Work task ->
Nothing in the records may be left out or reworded; return them exactly.

(Collection entries)
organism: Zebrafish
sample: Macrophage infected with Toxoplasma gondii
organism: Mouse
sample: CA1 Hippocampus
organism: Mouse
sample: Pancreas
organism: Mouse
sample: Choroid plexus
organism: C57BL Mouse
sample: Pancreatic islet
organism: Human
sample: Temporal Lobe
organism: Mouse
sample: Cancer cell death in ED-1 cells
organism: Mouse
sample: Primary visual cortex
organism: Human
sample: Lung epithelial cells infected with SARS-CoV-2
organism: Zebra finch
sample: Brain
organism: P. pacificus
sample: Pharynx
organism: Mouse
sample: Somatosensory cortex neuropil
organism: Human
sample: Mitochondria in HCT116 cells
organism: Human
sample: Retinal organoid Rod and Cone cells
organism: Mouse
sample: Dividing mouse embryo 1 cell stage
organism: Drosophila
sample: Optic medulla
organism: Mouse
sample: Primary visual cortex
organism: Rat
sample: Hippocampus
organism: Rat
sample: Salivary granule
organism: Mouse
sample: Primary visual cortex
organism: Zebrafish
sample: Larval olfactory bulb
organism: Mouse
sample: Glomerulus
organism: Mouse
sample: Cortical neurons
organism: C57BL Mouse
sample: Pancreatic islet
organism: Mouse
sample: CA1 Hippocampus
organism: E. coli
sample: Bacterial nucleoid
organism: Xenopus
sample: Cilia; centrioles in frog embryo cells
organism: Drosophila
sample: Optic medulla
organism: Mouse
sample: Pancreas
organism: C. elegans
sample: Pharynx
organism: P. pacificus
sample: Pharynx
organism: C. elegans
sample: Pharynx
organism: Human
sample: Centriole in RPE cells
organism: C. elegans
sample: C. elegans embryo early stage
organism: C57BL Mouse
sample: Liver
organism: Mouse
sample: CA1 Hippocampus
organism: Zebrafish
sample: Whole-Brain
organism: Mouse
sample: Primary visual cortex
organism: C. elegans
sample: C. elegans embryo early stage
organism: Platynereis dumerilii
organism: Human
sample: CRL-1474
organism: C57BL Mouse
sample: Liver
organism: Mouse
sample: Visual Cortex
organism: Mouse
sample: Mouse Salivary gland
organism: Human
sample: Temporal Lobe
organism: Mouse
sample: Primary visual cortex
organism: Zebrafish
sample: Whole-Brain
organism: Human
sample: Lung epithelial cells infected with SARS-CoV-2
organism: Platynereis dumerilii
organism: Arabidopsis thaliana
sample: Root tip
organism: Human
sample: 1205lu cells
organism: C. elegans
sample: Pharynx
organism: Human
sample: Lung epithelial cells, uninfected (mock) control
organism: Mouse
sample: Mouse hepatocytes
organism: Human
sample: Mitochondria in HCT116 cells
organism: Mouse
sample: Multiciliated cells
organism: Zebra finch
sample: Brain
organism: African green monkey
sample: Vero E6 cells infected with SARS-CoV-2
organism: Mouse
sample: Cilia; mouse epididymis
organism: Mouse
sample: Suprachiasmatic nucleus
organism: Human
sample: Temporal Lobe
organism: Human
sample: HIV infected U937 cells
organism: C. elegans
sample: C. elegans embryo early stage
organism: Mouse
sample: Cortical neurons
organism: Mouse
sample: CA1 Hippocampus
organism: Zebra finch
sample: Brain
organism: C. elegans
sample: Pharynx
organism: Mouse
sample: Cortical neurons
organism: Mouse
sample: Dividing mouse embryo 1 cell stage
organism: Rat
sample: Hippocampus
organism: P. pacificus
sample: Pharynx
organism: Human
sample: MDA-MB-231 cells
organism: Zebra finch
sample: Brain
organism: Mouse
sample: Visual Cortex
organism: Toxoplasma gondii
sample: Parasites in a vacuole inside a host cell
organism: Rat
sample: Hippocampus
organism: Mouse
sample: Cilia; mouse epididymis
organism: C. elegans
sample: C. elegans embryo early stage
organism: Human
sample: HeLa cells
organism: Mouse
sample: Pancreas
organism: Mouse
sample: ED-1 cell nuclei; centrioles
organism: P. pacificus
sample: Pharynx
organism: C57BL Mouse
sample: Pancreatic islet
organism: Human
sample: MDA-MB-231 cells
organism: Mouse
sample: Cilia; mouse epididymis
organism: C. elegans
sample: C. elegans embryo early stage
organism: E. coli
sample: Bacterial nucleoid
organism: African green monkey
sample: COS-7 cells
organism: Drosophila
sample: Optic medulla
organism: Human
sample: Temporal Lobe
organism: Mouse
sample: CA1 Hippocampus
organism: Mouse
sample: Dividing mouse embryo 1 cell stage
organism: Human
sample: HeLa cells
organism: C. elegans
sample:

Solution for this task ->
organism: Zebrafish
sample: Macrophage infected with Toxoplasma gondii
organism: Mouse
sample: CA1 Hippocampus
organism: Mouse
sample: Pancreas
organism: Mouse
sample: Choroid plexus
organism: C57BL Mouse
sample: Pancreatic islet
organism: Human
sample: Temporal Lobe
organism: Mouse
sample: Cancer cell death in ED-1 cells
organism: Mouse
sample: Primary visual cortex
organism: Human
sample: Lung epithelial cells infected with SARS-CoV-2
organism: Zebra finch
sample: Brain
organism: P. pacificus
sample: Pharynx
organism: Mouse
sample: Somatosensory cortex neuropil
organism: Human
sample: Mitochondria in HCT116 cells
organism: Human
sample: Retinal organoid Rod and Cone cells
organism: Mouse
sample: Dividing mouse embryo 1 cell stage
organism: Drosophila
sample: Optic medulla
organism: Mouse
sample: Primary visual cortex
organism: Rat
sample: Hippocampus
organism: Rat
sample: Salivary granule
organism: Mouse
sample: Primary visual cortex
organism: Zebrafish
sample: Larval olfactory bulb
organism: Mouse
sample: Glomerulus
organism: Mouse
sample: Cortical neurons
organism: C57BL Mouse
sample: Pancreatic islet
organism: Mouse
sample: CA1 Hippocampus
organism: E. coli
sample: Bacterial nucleoid
organism: Xenopus
sample: Cilia; centrioles in frog embryo cells
organism: Drosophila
sample: Optic medulla
organism: Mouse
sample: Pancreas
organism: C. elegans
sample: Pharynx
organism: P. pacificus
sample: Pharynx
organism: C. elegans
sample: Pharynx
organism: Human
sample: Centriole in RPE cells
organism: C. elegans
sample: C. elegans embryo early stage
organism: C57BL Mouse
sample: Liver
organism: Mouse
sample: CA1 Hippocampus
organism: Zebrafish
sample: Whole-Brain
organism: Mouse
sample: Primary visual cortex
organism: C. elegans
sample: C. elegans embryo early stage
organism: Platynereis dumerilii
organism: Human
sample: CRL-1474
organism: C57BL Mouse
sample: Liver
organism: Mouse
sample: Visual Cortex
organism: Mouse
sample: Mouse Salivary gland
organism: Human
sample: Temporal Lobe
organism: Mouse
sample: Primary visual cortex
organism: Zebrafish
sample: Whole-Brain
organism: Human
sample: Lung epithelial cells infected with SARS-CoV-2
organism: Platynereis dumerilii
organism: Arabidopsis thaliana
sample: Root tip
organism: Human
sample: 1205lu cells
organism: C. elegans
sample: Pharynx
organism: Human
sample: Lung epithelial cells, uninfected (mock) control
organism: Mouse
sample: Mouse hepatocytes
organism: Human
sample: Mitochondria in HCT116 cells
organism: Mouse
sample: Multiciliated cells
organism: Zebra finch
sample: Brain
organism: African green monkey
sample: Vero E6 cells infected with SARS-CoV-2
organism: Mouse
sample: Cilia; mouse epididymis
organism: Mouse
sample: Suprachiasmatic nucleus
organism: Human
sample: Temporal Lobe
organism: Human
sample: HIV infected U937 cells
organism: C. elegans
sample: C. elegans embryo early stage
organism: Mouse
sample: Cortical neurons
organism: Mouse
sample: CA1 Hippocampus
organism: Zebra finch
sample: Brain
organism: C. elegans
sample: Pharynx
organism: Mouse
sample: Cortical neurons
organism: Mouse
sample: Dividing mouse embryo 1 cell stage
organism: Rat
sample: Hippocampus
organism: P. pacificus
sample: Pharynx
organism: Human
sample: MDA-MB-231 cells
organism: Zebra finch
sample: Brain
organism: Mouse
sample: Visual Cortex
organism: Toxoplasma gondii
sample: Parasites in a vacuole inside a host cell
organism: Rat
sample: Hippocampus
organism: Mouse
sample: Cilia; mouse epididymis
organism: C. elegans
sample: C. elegans embryo early stage
organism: Human
sample: HeLa cells
organism: Mouse
sample: Pancreas
organism: Mouse
sample: ED-1 cell nuclei; centrioles
organism: P. pacificus
sample: Pharynx
organism: C57BL Mouse
sample: Pancreatic islet
organism: Human
sample: MDA-MB-231 cells
organism: Mouse
sample: Cilia; mouse epididymis
organism: C. elegans
sample: C. elegans embryo early stage
organism: E. coli
sample: Bacterial nucleoid
organism: African green monkey
sample: COS-7 cells
organism: Drosophila
sample: Optic medulla
organism: Human
sample: Temporal Lobe
organism: Mouse
sample: CA1 Hippocampus
organism: Mouse
sample: Dividing mouse embryo 1 cell stage
organism: Human
sample: HeLa cells
organism: C. elegans
sample:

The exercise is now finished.